Мы в фонде часто говорим о том, что очень важно ценить себя. Вот Путин себя очень ценит, почему тогда вы себя не цените и позволяете так использовать? Ужасно видеть фотографии этих ребят, которым по 20 лет. Жил человек — и нет человека.
– Как вы думаете, что будет с идеей единения этнических меньшинств после войны?
– Если национальные меньшинства будут и дальше отстаивать свои права и громко заявлять о том, что им не нравится быть вторым сортом, то власть будет вынуждена проводить более адекватную политику. Когда нельзя было сказать «нет войне» — люди стали писать на своих родных языках, и эти голоса будут и дальше проявляться. В том же Улан-Удэ уже считается, что если ты говоришь на бурятском, хотя бы немного, то это хорошо. Это становится модным. Самое главное — этот процесс уже необратим.
У нас была кампания «Денацификация нужна России» — о тех, кто столкнулся с ксенофобией и расизмом в РФ. С одной стороны, было ожидаемо услышать истории от калмыков, тувинцев, бурят, чеченцев, ингушей. Другое дело — услышать их от удмуртов, карелов, от русских немцев, от чувашей. Мы поняли, что таких историй очень много. Кого-то избили со словами «вали в свой Китай», меня чуть не столкнули с эскалатора, сказав, что я должна пропускать русских.
И тут ты слышишь, что Россия будет денацифицировать Украину, объявив себя главным антифашистом. Естественно, у тебя реакция: а вы не забыли посмотреться в зеркало? Россия не имеет никакого морального права никого денацифицировать, потому что она сама не пережила в себе этот шовинизм, и по сути денацификация — это русификация.
Мы в нашем фонде выступаем за федерализацию, за эффективное и адекватное управление. Мне непонятно, почему нельзя было выстроить нормальное государство, а нужно было строить себе миллиард дворцов и разогревать ксенофобию внутри самого российского общества, что сейчас перекинулось на Украину.
– 13 июля РКН по требованию Генпрокуратуры заблокировал на территории России сайт «Свободной Бурятии». Повлияла ли блокировка на вашу работу?

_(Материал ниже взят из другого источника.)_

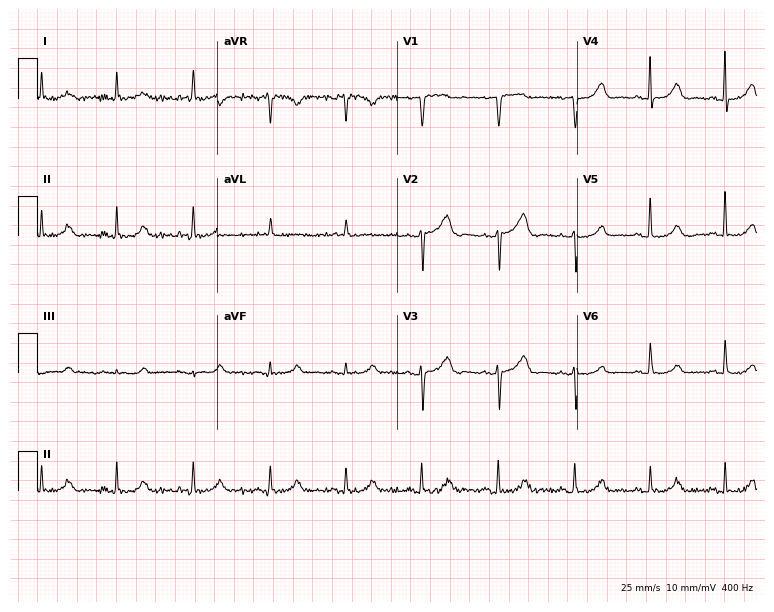
12-lead ECG from a female patient, 84 years old. Screened for six findings — first-degree AV block, right bundle branch block, left bundle branch block, sinus bradycardia, atrial fibrillation, sinus tachycardia — none is recorded. Findings outside these six are not listed.
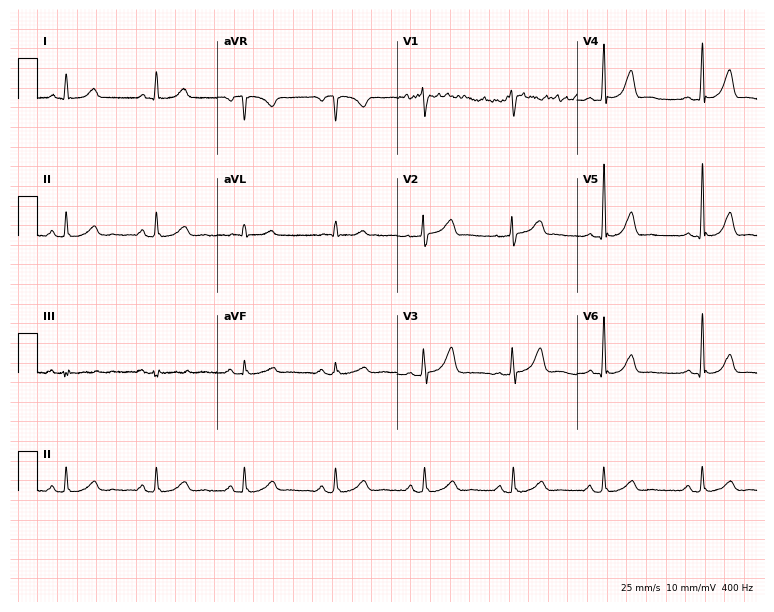
Resting 12-lead electrocardiogram (7.3-second recording at 400 Hz). Patient: a male, 50 years old. Read as a normal ECG.
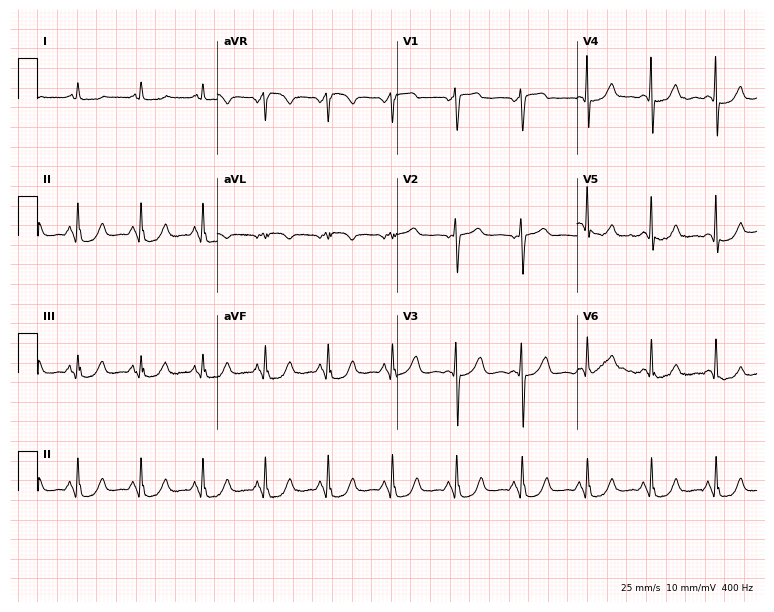
Resting 12-lead electrocardiogram (7.3-second recording at 400 Hz). Patient: a female, 53 years old. None of these six findings is recorded: first-degree AV block, right bundle branch block, left bundle branch block, sinus bradycardia, atrial fibrillation, sinus tachycardia. Findings outside these six are not listed.
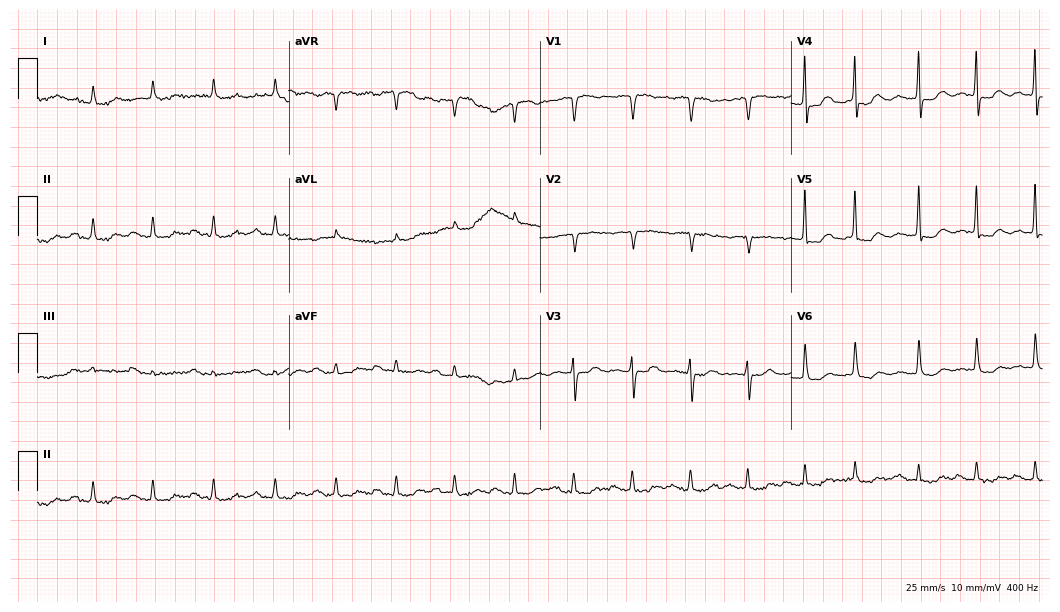
Electrocardiogram, an 84-year-old woman. Of the six screened findings (first-degree AV block, right bundle branch block (RBBB), left bundle branch block (LBBB), sinus bradycardia, atrial fibrillation (AF), sinus tachycardia), none is recorded.
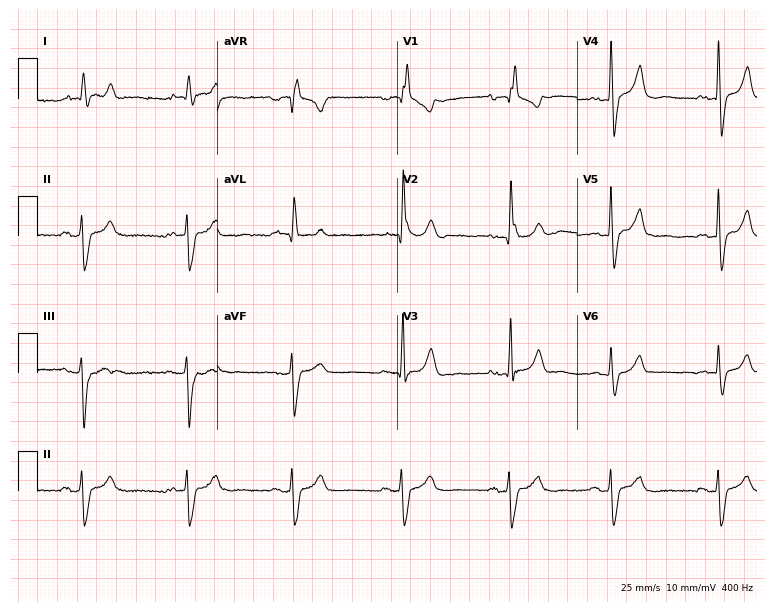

– Никак не повлияла. В основном наша работа ведется на других площадках, уже и через личные аккаунты. Сайт, по сути, был нужен для того, чтобы была верифицированная страница, чтобы люди понимали, кто мы и что мы. Мы на нем, например, собираемся публиковать аналитические статьи, статьи по истории бурят. Блокировка никак нас не остановит. Мне кажется, что наша задача сейчас — создавать властям максимальное неудобства.